EXERCISE PROMPT - The expected output is each line below containing "radiograph", copied in full.

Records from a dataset
■ ■ ■

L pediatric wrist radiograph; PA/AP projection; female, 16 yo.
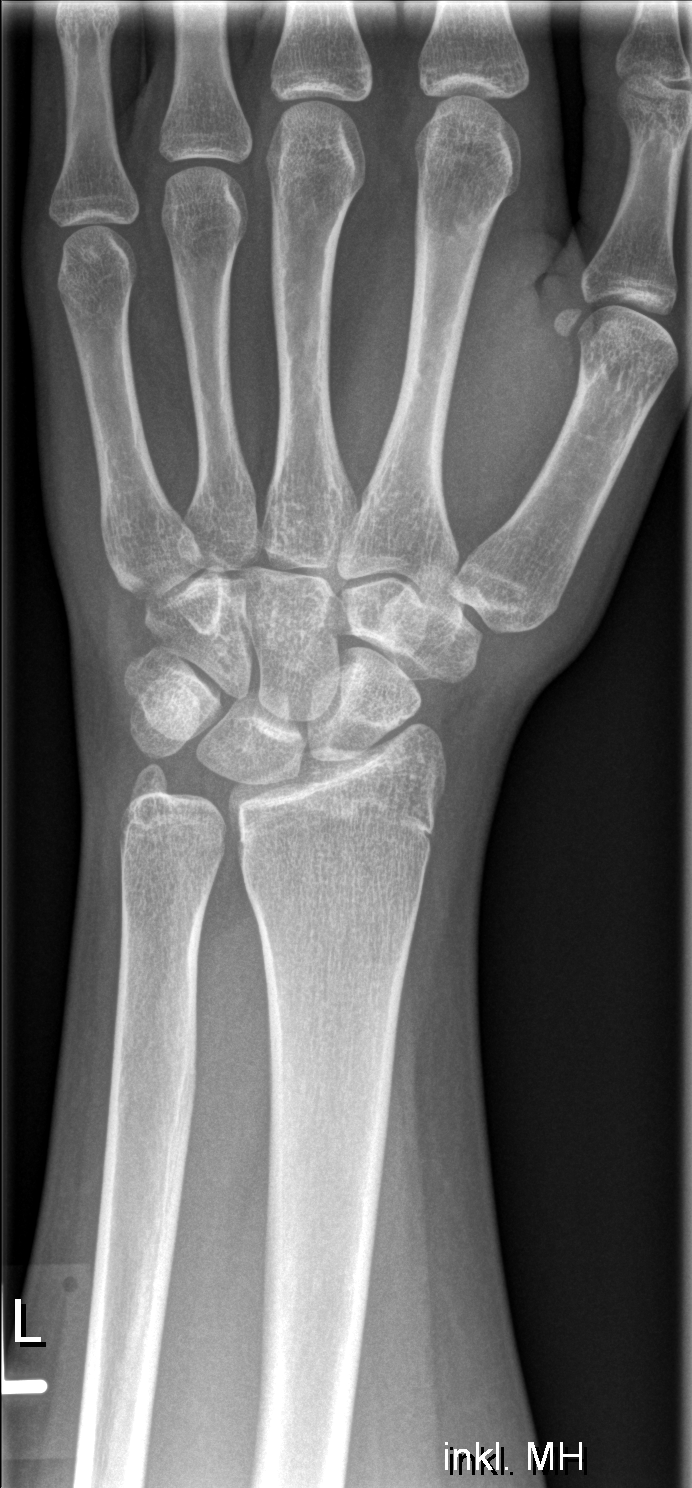
No fracture labeled.
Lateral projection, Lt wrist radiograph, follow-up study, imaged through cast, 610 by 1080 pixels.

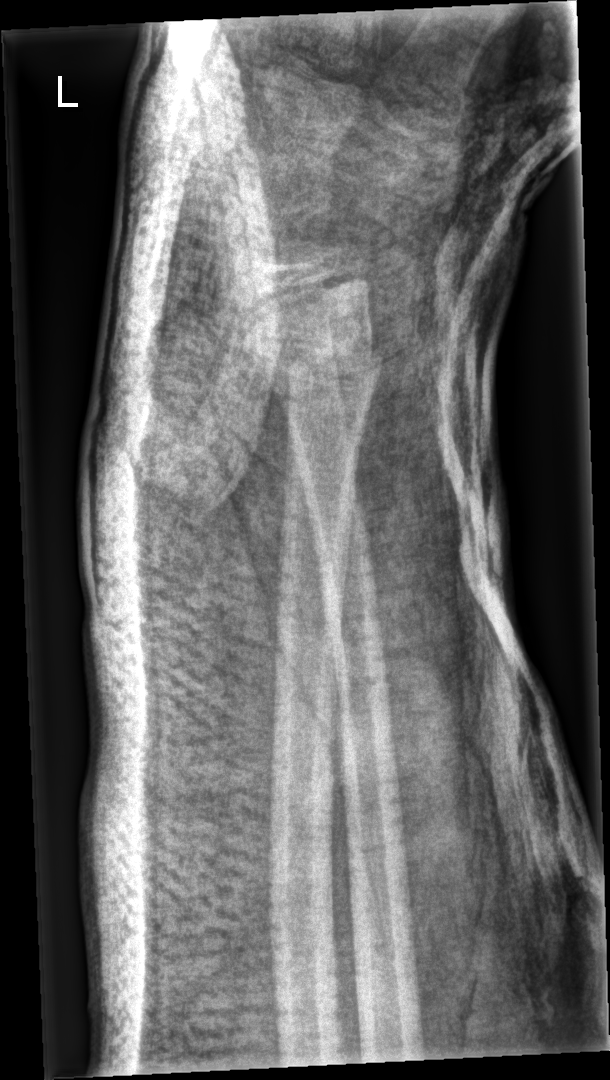 (pixel coordinates, top-left origin, xyxy)
Fx: 1 @ 240,281,390,399
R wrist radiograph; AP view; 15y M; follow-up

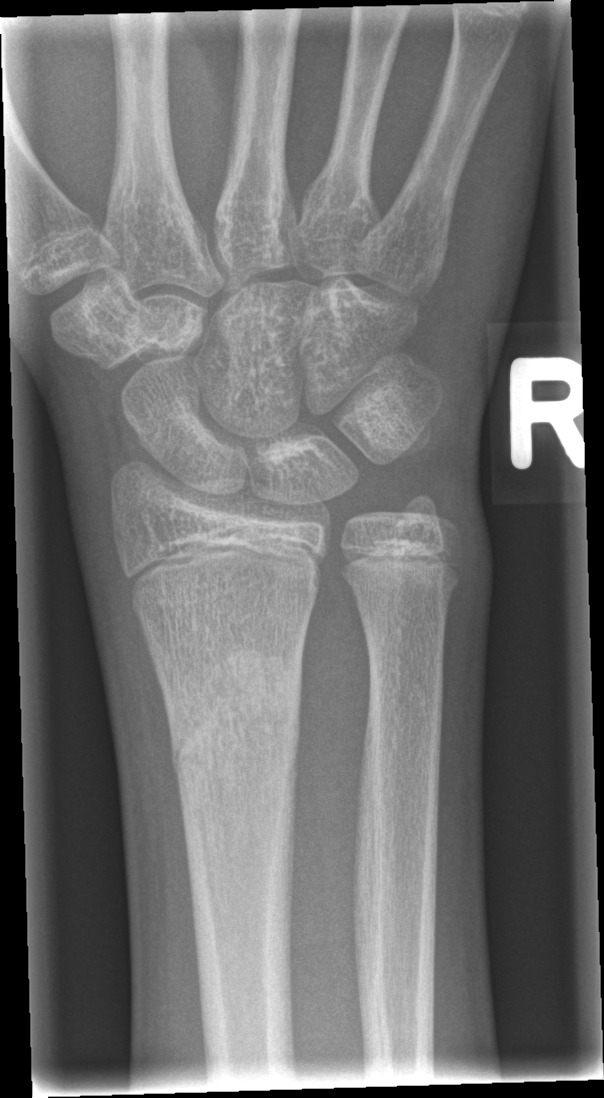 (bounding boxes in image-pixel xyxy)
AO code: 23r-M/2.1
Fracture: [167, 642, 308, 800]
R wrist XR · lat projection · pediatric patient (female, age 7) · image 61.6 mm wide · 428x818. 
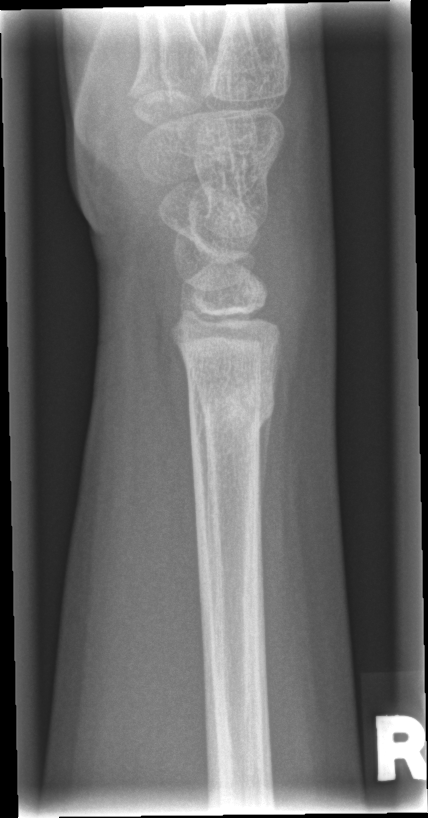 {
  "_coords": "bounding boxes in image-pixel xyxy",
  "fracture": "184,378,279,442",
  "osteopenia": "present",
  "periostealreaction": "1 @ 256,409,273,521"
}
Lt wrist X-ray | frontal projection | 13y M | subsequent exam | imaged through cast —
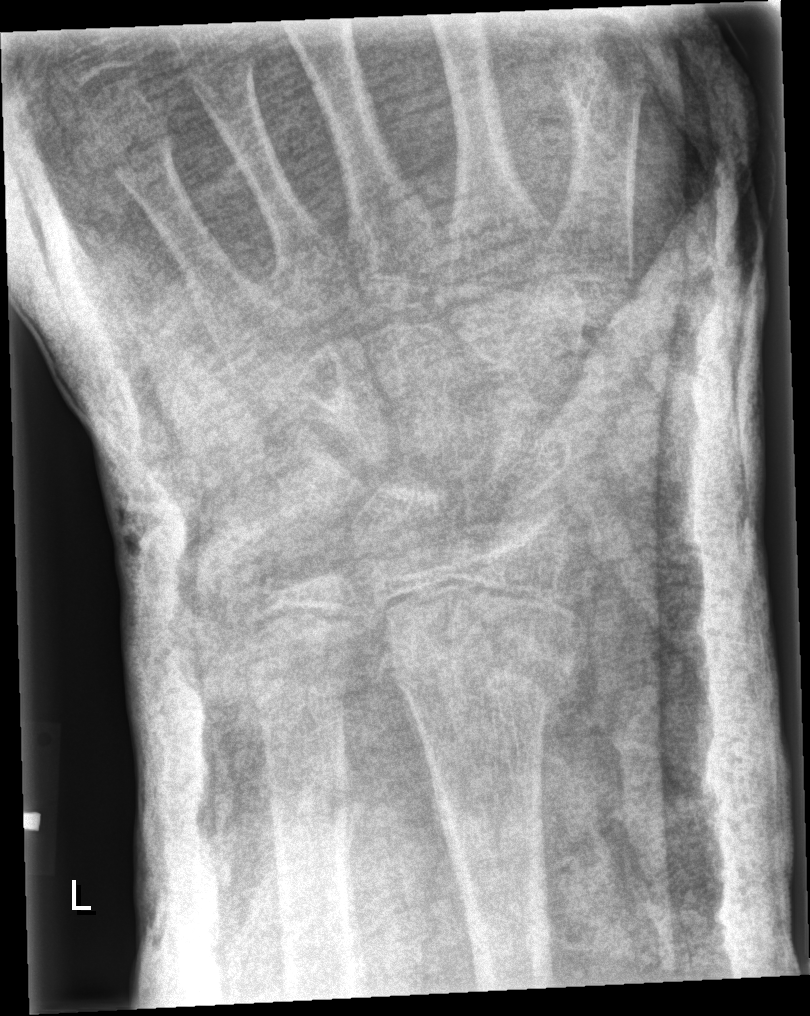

■ ■ ■

SOLUTION FOR THIS TASK -
L pediatric wrist radiograph; PA/AP projection; female, 16 yo.
Lateral projection, Lt wrist radiograph, follow-up study, imaged through cast, 610 by 1080 pixels.
R wrist radiograph; AP view; 15y M; follow-up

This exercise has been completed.